What you will do: Find the line with "Grób w Panteonie" and the line with "Синагога, Гусятин, вул. Пушкіна, 15" in the entries below; output exactly those two lines, every line between them, and no others.

::: Available data

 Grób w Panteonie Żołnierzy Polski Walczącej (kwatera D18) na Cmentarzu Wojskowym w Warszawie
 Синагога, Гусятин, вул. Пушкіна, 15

::::::
::: Available data

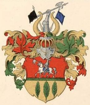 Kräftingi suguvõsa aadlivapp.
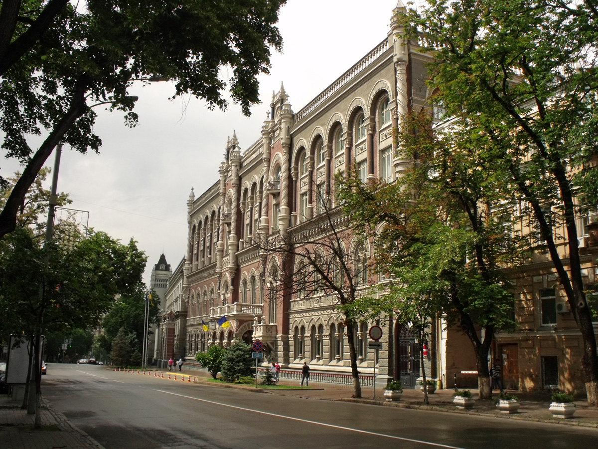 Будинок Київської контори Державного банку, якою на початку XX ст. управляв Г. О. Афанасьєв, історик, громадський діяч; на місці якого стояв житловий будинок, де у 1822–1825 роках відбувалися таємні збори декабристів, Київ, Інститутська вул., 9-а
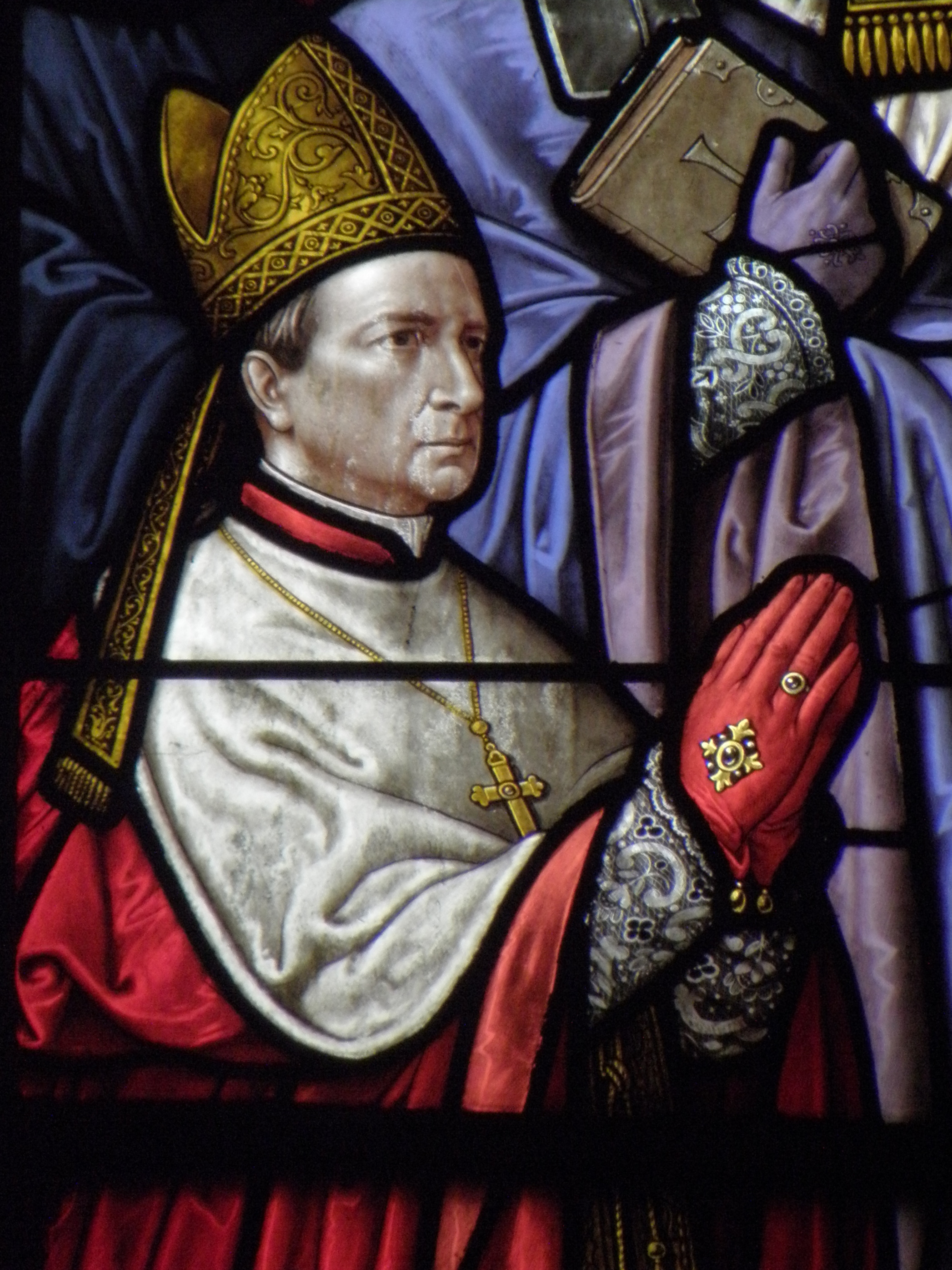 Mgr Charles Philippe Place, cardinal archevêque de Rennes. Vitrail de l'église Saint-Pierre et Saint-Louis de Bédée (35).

::::::

Written reply:
 Grób w Panteonie Żołnierzy Polski Walczącej (kwatera D18) na Cmentarzu Wojskowym w Warszawie
 Синагога, Гусятин, вул. Пушкіна, 15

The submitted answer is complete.